7 oktober 2003 door Koen Smet
We kennen natuurlijk allemaal de manga zoals die bij ons verschijnt, de tankoubons. Deze “tanks” zijn meestal rond de 200 pagina’s dik en worden gedrukt op een papier van redelijke kwaliteit. Dit is echter niet de eerste publicatie voor deze verhalen. In Japan is het fenomeen van prepublicatie sterk ingeburgerd en alle manga’s verschijnen eerst in een prepublicatiemagazine waarin dan een hoofdstuk van verschillende reeksen wordt verzameld. Dit is ook de reden waarom manga’s worden onderverdeeld in de gekende categorieën zoals shonen, shojo, seinen,… Elk prepublicatiemagazine heeft immers een duidelijk afgelijnde doelgroep en de manga’s die erin verschijnen zijn dus allemaal gekozen zodat ze het publiek bijna zeker zullen aanspreken.
Het meest gekende prepublicatiemagazine in Japan is de Weekly Shonen Jump die successen voortbracht zoals Dragon Ball, City Hunter, Vidéo Girl, en meer recent Naruto, Hikaru no Go, Shaman King en dergelijke. Als je al ooit eens een “Jump” hebt vastgehad zul je wel weten wat dit inhoudt. Het is redelijk indrukwekkend. Stel je een telefoonboek voor en je komt in de buurt van wat een Jump nu eigenlijk is. Het is immens dik, sommige prepublicatiemagazines bevatten meer dan duizend pagina’s, het wordt gedrukt op een formaat dat bijna overeenkomt met het A4 formaat, en het papier is van abominabele kwaliteit. Bij de Jump is het zelfs zo dat er voor elke manga een ander kleur papier wordt gebruikt dus het gerecycleerd papier is dan nog niet eens wit, maar gaat van geel tot rood.
Een telefoonboek van 1000 pagina’s? Wat moet dat niet kosten, hoor ik je al denken. De magazines worden echter verkocht aan bodemprijzen. Een Shonen Jump kost ongeveer 2€. Het is ook niet de bedoeling dat de uitgeverijen winst maken op hun prepublicatiemagazines. De magazines dienen om de markt te testen en het kaf van het koren te scheiden.
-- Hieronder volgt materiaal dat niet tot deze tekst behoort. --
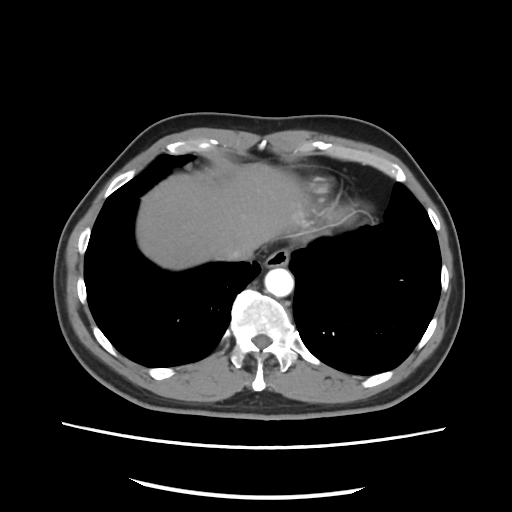 Computed tomography, abdomen. axial view. W/L 400/40 HU. acquired on Aquilion ONE
{"organs":{"esophagus":[264,248,288,268],"liver":[136,161,311,270],"aorta":[264,267,294,297],"inferior vena cava":[220,243,257,260]}}
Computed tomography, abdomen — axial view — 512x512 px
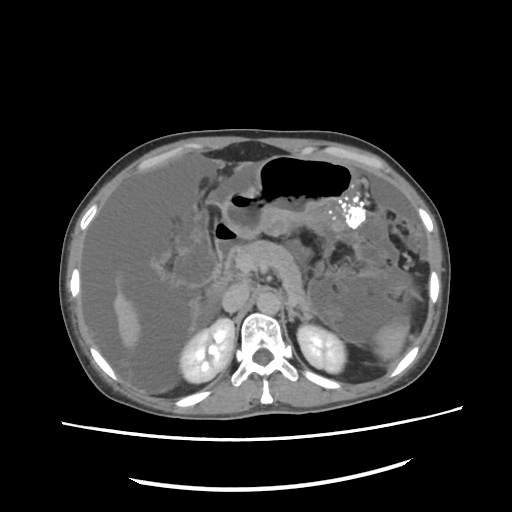
Boxes: x1 y1 x2 y2 (pixel coords, space-separated).
Organ bounding boxes:
- right kidney: 180 317 234 382
- left kidney: 297 324 346 371
- pancreas: 240 240 308 309
- liver: 111 274 139 351
- stomach: 223 154 366 240
- left adrenal gland: 287 307 305 322
- duodenum: 208 219 243 293
- inferior vena cava: 222 283 248 312
- spleen: 373 321 409 362
- aorta: 257 292 280 317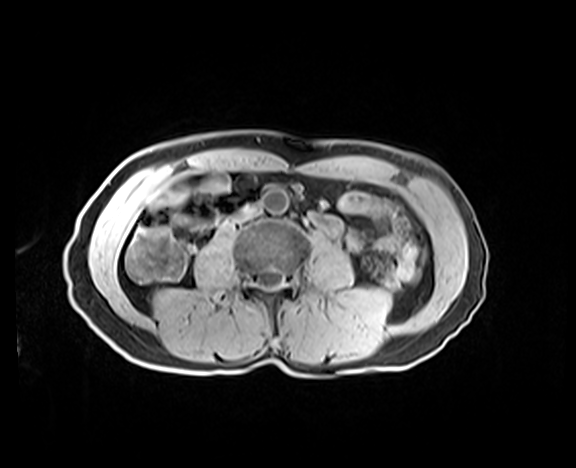 Abdominal MR; axial view; 1st–99th percentile window
{"organs":{"aorta":[263,189,288,214],"inferior vena cava":[236,206,258,221]}}

Een nieuwe reeks die geen succes heeft wordt immers simpelweg afgevoerd. Dat kan erg snel gebeuren en zelden wordt de mangaka de kans gegeven een mooi einde te schrijven aan zijn werk. Dat is dan ook één van de redenen waarom sommige manga’s een niet zo denderend einde hebben. Als de populariteit van een reeks daalt kan het immers snel gedaan zijn.
Als de minder populaire reeksen afgevoerd worden moet er natuurlijk ook een manier bestaan waardoor de uitgeverijen weten welke reeksen het publiek weet te smaken en welke niet. Dat gebeurt op een erg simpele manier. In elk magazine zit er een coupon waar je de reeksen die verschijnen kan quoteren. Al snel komt de uitgeverij te weten welke reeksen er leven bij het publiek dat hij voor ogen heeft.
Maar het gaat veel verder. Op een gelijkaardige manier wordt er af en toe een populariteitspoll gehouden over een bepaalde reeks welke personages nu het meest aanslaan bij de lezers. Had de mangaka voor ogen een populair personage te laten sterven dan is het niet ondenkbaar dat de uitgever ingrijpt en de mangaka met lichte dwang verplicht het scenario aan te passen om het publiek niet op de tenen te trappen. Zo werd zelfs het einde van onder meer Vidéo Girl en Marmalade Boy aangepast om meer overeen te stemmen met de wensen van het publiek.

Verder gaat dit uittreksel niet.